Breaking boundaries and more open representation of LGBT lifestyles is certainly something I applaud in the new Disney-aided seasons, especially making these characters often just very ordinary people, living ordinary lives, when boom!, the Doctor arrives. 

https://www.youtube.com/watch?v=xhL5ihOUUcs

From Madame Vastra and Jenny Flint in Matt Smith’s Doc 11 era to the better backstoried Bill Potts (Peter Capaldi, 12), and then most recently witnessing Jodie Whittaker inhabit a gender-swapped Doc 13, and in 2024, the Fifteenth Doctor and Ruby Sunday fighting over boyband hunk Ricky September in Dot And Bubble, finally, we have numerous reasons to feel we fit in and be ourselves.

To conclude, there are some who are proud to gate-keep the old episodes and stories and see anything showing diversity from the showrunners as ‘woke’ or something bad – everyone’s entitled to their opinion, and not all of Doctor Who will be universally loved by every fan. 

That’s fine – followers of Star Trek and Star Wars have lived with very diverse universes for years and are usually fans of a part of that universe.
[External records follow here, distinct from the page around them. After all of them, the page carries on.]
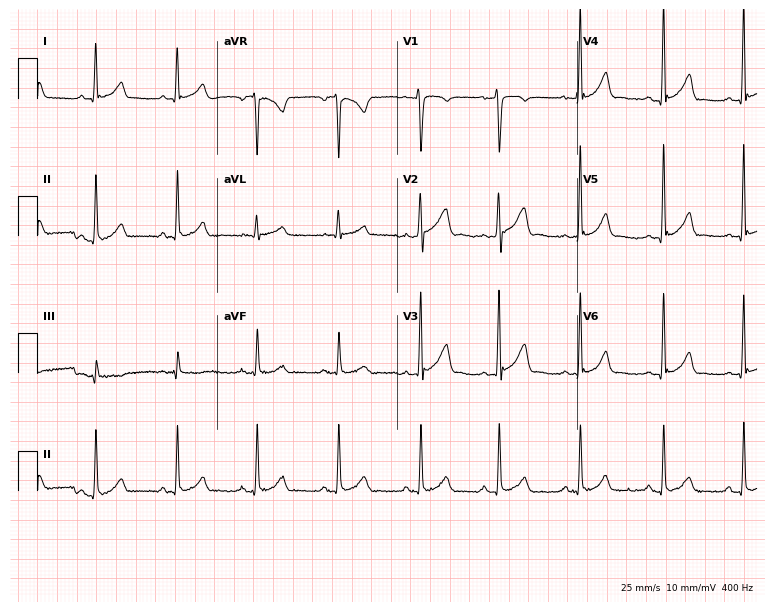
Standard 12-lead ECG recorded from a 39-year-old man (7.3-second recording at 400 Hz). Read as a normal ECG.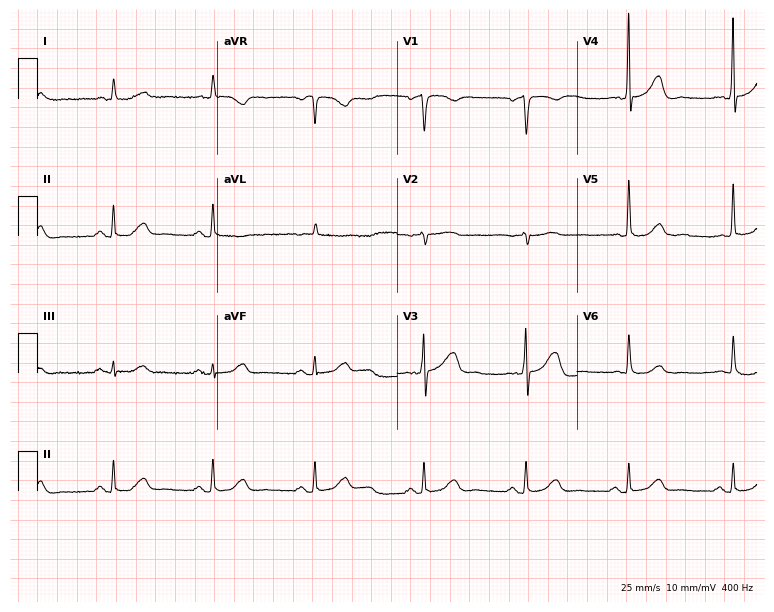
Standard 12-lead ECG recorded from an 80-year-old male patient (7.3-second recording at 400 Hz). Read as a normal ECG.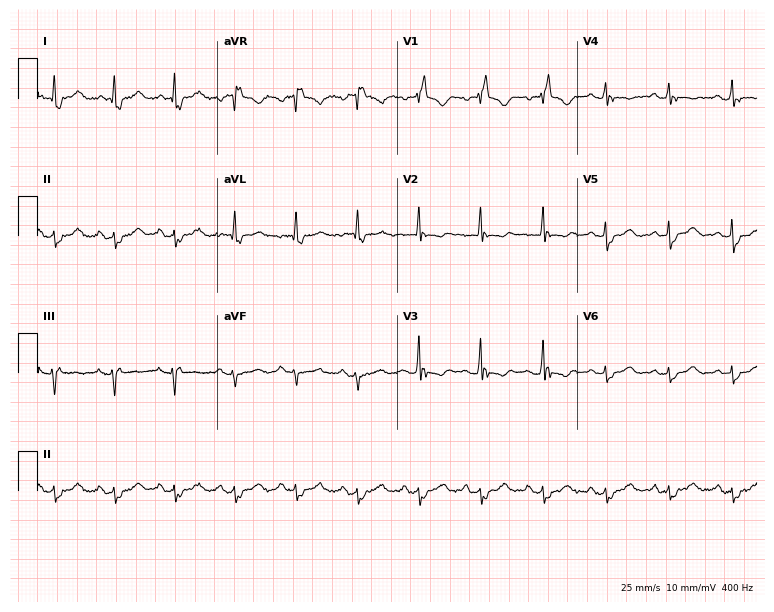
12-lead ECG from a female, 68 years old (7.3-second recording at 400 Hz). No first-degree AV block, right bundle branch block, left bundle branch block, sinus bradycardia, atrial fibrillation or sinus tachycardia recorded for this tracing. Only these six findings were labelled.

But Doctor Who has always had this amazing allure to the LGBTIQ+ community in particular, one which I feel will endure another sixty years, if not more. 

Well, that‘s alright then.

Alan Riley, France

Dedicated to William Russell Enoch (19 November 1924 – 3 June 2024)

Steve Pafford would like to extend his warmest thanks to Steve Nallon, whose Doctor Who-dominated book with Dick Fiddy, Destination Time Travel (Luath Press, 2023), was ostensibly the inspiration for this feature.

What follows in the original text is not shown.